中国は尖閣周辺の日本領海で海保巡視船に漁船が体当たりし、ロシアはこともあろうに歴代大統領が避けてきた北方領土訪問をやってのけた直後である。中国側に尖閣の一件をどこまで激しく抗議したのか、明らかにはなっていない。おそらく何も言えなかったのではないか。ロシア大統領は「国内訪問だ」とまたも言い放った。日本はなんとも情けない国に成り下がったものだ。国家としての威信を捨て去ったという意味では、戦後最大級の局面ではなかったか。
APEC議長国を務めながら、参加21カ国・地域のうち、国家意識を欠いた最低の国としての振る舞いをやってしまった。中ロの首脳が来日していながら、日本の首相があえて二国間会談をやらなかったとすれば、このほうが国際社会には「たいした国だ」として称賛される。それが国際標準としての感覚である。中国、ロシアとも日本の領土・領海にずかずかと入り込み、主権を侵害したのである。国家としてこれ以上の恥辱はない。

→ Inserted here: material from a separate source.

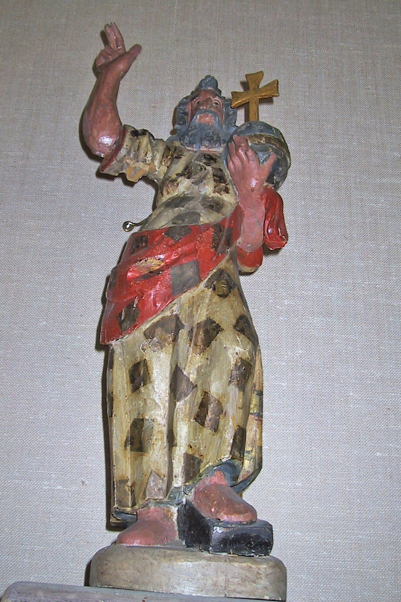 Kristusfigur i Brandval kirke, Norway

なんとか波風を立てないようにと腐心する「菅―仙谷体制」はいかにも異様だ。国家リーダーの矜持がまったく見えてこない。なし崩し的に棚上げしてしまうのが得策と思っているのだとすれば(そうに違いないが)、とんでもない間違いだ。外交当局にはそのことがよく分かっているはずだ。だが、「政治主導」のはきちがえによって、外務官僚たちは「菅―仙谷体制」に対し、面従腹背の構えだ。職を賭して諫言する覇気のある外務官僚はいなかったのか。まあ、この政権は長くはないのだから、ここは放っておこうというぐらいの感覚か。そう理解する以外にない。